Some thoughts about the body layout:

  • If I can get an allocator working on top of the object buckets, I won’t even need to store the index in the List field.
  • I’m not settled on the dictionary representation, but I also don’t want too much indirection. Maybe store the dictionary fields in the same way as a list (directly after), but have the dictionary index separate?
  • I also forgot to include something like TinyString, where if the string is 8 characters or less, it could be stored right in the body

These are all still tentative ideas, so I’m open to any problems you see. And thank you for taking time out of your day to take a look at all of this!

3 Likes

By that logic what if you didn’t have a flat string representing the object, but instead just used whatever structures which are most convenient to sort of build a rope data structure or a tree data structure that when traversed in its logical order results in the equivalent to the flat string representation?

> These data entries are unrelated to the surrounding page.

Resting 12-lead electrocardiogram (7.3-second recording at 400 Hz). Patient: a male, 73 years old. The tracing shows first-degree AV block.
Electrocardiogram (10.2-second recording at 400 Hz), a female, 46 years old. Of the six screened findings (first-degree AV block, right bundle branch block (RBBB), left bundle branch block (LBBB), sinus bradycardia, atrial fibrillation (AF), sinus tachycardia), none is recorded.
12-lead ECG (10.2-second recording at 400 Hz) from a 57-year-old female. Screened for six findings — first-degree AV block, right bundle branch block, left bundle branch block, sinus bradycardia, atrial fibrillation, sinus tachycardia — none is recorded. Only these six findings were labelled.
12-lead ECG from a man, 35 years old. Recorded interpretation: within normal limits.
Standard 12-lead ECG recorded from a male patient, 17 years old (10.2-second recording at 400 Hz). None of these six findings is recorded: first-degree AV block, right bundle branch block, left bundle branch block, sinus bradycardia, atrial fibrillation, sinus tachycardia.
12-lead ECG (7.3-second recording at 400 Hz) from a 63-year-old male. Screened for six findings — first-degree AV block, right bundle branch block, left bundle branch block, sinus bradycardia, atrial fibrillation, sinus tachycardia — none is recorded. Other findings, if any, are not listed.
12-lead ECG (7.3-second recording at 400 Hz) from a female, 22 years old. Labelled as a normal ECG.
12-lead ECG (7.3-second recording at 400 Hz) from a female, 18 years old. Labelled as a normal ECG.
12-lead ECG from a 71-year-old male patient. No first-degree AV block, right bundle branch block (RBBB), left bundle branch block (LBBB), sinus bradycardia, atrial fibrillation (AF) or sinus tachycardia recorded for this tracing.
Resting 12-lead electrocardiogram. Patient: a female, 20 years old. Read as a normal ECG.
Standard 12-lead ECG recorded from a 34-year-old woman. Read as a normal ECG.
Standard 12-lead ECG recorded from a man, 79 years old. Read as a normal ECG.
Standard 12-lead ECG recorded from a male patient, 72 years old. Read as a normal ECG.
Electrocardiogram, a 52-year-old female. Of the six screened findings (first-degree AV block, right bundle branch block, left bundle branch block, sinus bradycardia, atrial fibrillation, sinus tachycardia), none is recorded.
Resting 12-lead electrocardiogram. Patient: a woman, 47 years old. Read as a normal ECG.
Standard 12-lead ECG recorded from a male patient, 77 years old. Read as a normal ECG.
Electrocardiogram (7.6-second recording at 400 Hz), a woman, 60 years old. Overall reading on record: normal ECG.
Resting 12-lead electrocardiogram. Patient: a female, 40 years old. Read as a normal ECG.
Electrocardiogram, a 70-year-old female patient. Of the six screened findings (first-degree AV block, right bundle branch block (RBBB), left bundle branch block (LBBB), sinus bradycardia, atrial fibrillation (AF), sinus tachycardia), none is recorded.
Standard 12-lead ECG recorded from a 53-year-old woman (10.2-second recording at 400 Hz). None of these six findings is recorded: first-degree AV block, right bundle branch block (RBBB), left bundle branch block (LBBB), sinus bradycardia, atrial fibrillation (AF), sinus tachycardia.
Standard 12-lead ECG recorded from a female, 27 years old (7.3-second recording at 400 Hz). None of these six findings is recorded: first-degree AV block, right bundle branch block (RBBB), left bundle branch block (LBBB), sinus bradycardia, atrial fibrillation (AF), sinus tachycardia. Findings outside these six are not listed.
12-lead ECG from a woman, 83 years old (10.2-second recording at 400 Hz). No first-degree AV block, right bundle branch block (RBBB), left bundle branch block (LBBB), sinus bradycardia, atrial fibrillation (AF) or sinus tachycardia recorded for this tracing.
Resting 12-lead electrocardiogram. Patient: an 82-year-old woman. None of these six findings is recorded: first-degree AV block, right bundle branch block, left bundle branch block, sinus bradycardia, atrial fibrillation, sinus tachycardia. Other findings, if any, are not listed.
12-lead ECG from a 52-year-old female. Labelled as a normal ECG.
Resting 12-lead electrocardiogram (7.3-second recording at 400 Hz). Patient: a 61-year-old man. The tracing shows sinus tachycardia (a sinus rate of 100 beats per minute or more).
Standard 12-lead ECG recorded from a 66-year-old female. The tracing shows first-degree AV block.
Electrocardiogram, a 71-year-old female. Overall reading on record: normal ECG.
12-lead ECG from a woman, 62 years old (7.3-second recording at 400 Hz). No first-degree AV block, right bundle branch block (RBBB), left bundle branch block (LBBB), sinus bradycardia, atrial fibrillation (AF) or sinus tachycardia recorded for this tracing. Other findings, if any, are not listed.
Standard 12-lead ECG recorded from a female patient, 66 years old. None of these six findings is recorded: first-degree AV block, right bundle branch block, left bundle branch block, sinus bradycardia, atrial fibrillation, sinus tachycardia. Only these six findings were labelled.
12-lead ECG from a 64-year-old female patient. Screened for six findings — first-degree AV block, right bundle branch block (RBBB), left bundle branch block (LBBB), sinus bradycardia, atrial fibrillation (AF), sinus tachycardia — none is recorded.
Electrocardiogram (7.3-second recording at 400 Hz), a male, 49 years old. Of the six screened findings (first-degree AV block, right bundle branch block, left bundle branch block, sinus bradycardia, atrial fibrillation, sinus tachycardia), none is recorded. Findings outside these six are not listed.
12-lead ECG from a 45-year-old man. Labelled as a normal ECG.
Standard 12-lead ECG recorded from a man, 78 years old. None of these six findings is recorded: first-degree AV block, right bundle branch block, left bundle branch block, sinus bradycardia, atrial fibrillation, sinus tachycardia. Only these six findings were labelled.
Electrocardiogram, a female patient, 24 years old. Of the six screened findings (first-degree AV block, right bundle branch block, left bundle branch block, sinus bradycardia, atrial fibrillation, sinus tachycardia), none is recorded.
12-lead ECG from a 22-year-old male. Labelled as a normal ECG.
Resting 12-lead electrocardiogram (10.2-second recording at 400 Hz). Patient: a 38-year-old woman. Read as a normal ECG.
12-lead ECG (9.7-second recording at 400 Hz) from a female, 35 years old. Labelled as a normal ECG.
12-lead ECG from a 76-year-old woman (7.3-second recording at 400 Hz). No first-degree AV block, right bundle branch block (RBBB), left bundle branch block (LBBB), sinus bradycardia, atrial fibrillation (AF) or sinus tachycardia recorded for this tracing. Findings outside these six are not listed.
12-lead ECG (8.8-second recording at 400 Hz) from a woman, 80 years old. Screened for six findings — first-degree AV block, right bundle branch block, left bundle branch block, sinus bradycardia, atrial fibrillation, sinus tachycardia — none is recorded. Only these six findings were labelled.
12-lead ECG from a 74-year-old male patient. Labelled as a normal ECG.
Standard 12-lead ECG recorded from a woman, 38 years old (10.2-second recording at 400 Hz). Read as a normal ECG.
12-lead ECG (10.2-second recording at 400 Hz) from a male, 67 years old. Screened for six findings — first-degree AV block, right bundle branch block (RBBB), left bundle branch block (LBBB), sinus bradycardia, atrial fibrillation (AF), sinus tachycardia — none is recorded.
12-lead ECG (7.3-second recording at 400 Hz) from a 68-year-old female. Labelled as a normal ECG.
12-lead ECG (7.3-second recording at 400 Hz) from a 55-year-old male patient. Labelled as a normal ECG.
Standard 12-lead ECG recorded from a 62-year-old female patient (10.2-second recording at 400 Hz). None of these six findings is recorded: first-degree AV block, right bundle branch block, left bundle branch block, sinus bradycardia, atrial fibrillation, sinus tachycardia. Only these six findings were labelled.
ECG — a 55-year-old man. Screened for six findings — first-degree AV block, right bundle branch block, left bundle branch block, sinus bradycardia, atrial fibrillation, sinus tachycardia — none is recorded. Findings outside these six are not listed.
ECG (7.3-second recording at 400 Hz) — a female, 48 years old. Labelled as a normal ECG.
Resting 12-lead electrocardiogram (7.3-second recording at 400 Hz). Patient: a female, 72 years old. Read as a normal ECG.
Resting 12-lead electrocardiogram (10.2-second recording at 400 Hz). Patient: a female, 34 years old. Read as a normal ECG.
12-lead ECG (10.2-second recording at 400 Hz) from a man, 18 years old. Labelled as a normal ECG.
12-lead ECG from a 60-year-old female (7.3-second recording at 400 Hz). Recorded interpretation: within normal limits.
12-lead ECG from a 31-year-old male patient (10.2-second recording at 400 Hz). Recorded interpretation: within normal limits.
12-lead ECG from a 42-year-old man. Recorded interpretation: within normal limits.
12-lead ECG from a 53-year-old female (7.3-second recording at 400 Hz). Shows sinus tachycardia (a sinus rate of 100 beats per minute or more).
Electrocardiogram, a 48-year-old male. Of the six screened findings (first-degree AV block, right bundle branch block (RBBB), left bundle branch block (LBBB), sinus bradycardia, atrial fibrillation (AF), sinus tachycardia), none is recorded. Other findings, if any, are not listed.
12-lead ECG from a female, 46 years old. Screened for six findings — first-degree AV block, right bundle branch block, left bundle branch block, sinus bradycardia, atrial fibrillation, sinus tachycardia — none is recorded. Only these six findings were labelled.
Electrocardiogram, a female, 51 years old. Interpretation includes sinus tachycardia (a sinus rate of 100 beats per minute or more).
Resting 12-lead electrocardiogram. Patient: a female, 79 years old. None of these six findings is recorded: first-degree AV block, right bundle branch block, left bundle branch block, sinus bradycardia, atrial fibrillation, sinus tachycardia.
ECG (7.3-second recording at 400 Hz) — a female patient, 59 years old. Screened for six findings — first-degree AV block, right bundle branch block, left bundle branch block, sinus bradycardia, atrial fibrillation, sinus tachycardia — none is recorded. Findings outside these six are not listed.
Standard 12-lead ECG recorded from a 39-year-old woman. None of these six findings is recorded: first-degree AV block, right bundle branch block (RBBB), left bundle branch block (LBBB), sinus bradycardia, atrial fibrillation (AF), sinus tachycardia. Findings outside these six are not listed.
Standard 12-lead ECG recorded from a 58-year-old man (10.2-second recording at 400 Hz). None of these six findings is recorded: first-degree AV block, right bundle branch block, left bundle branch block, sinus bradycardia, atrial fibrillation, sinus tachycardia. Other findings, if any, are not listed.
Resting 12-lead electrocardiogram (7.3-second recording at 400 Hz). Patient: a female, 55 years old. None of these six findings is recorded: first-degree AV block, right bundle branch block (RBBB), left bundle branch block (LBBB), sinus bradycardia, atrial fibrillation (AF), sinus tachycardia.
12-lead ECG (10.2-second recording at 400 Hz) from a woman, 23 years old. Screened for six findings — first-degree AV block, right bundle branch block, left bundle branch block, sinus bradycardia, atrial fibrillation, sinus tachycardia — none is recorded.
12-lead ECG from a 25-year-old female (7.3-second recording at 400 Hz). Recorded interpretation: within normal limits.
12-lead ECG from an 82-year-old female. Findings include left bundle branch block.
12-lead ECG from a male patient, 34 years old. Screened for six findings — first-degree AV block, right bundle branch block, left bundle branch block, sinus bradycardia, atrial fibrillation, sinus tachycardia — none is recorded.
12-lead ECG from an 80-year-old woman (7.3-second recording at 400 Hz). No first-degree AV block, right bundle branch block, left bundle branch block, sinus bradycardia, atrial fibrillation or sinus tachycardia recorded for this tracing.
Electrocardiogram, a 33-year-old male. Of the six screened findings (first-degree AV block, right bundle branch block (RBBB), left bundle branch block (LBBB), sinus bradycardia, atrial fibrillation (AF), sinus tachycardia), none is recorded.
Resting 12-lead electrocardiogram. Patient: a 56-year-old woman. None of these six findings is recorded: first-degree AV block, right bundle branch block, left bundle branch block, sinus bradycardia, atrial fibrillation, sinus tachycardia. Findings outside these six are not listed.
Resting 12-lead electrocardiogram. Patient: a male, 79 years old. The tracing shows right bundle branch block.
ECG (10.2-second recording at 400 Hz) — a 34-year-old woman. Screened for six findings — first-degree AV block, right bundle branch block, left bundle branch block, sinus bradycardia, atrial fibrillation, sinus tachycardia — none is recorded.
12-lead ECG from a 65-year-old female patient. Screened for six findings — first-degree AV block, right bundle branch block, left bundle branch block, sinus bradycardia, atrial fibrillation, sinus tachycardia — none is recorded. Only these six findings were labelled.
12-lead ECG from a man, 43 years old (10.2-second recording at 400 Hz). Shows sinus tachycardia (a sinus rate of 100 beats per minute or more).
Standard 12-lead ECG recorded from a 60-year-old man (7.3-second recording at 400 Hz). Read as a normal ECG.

That way you could do things like intern a bunch of strings that show up regularly, share fragments between different objects, or even create some data structure that finds a good tradeoff between string fragment length and de-duplication. Also would make it easy to concat strings if you had a rope-like data-structure. I guess it would require some analysis about what kinds of operations are most common in tcl.

Just an idea, I don’t really know enough about tcl to know whether it could make sense, maybe you can figure that out :wink:

1 Like

Yeah, that’s a great point! Especially with this design, it would be easy to extend with profiling, to get an idea of what sort of things need to be optimized.

1 Like

Just a single little note for the time being!

One thing I really like about these compacting garbage collection algorithms is that even when implemented, as I do, as a completely blocking stop-the-world process, the GC—unlike most sweepers in common use—only looks at the live data, so the runtime is exactly proportional to the number of reachable pointers. In fact the algorithm is precisely a breadth-first traversal of the pointer graph.

That means, for example, if your program generates a bunch of garbage constantly while working on some relatively small amount of live reachable data, it doesn’t even matter how often you run it—it always takes the same amount of time, it never even looks at any of the garbage at all. In this way it’s similar to using arena allocators! But you get to keep the stuff you want instead of throwing everything away!